> [INFORMATION SHOWN]
--
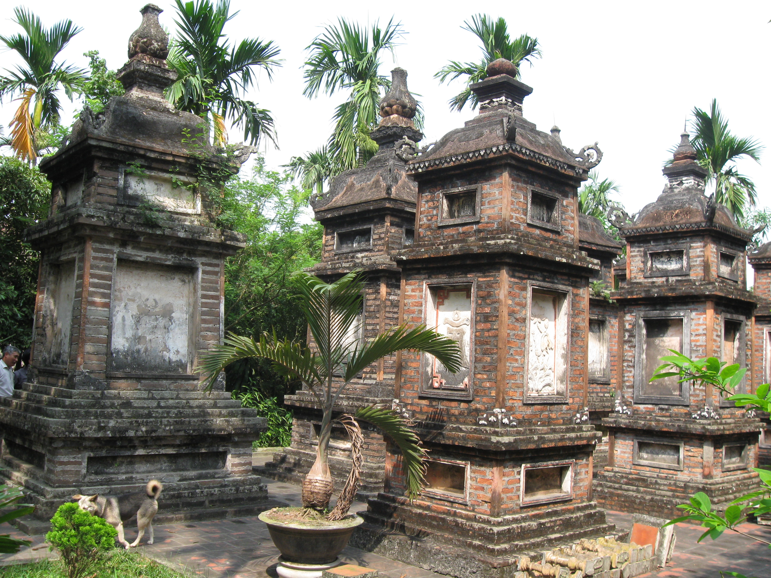 Hình tự chụp bởi Bigland
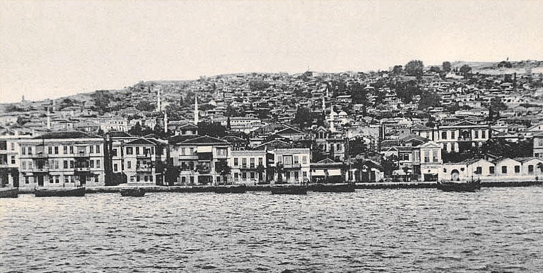 Le front de mer de Thessalonique, 1916
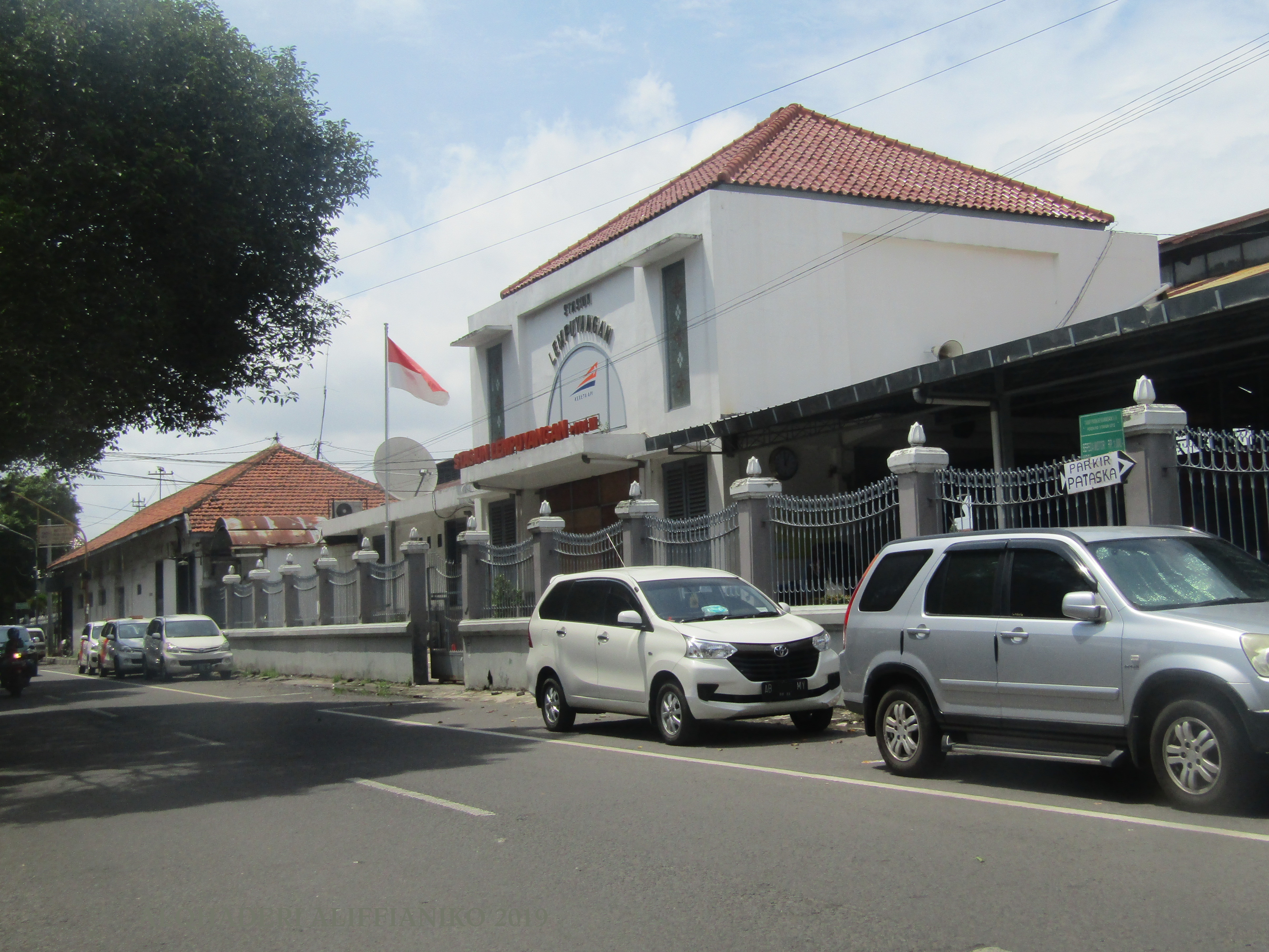 Tampak depan Stasiun Lempuyangan, 2019
--
> [THE TASK]
Write the listing above out again word for word, excluding all images.

> [TASK ANSWER]
 Hình tự chụp bởi Bigland
 Le front de mer de Thessalonique, 1916
 Tampak depan Stasiun Lempuyangan, 2019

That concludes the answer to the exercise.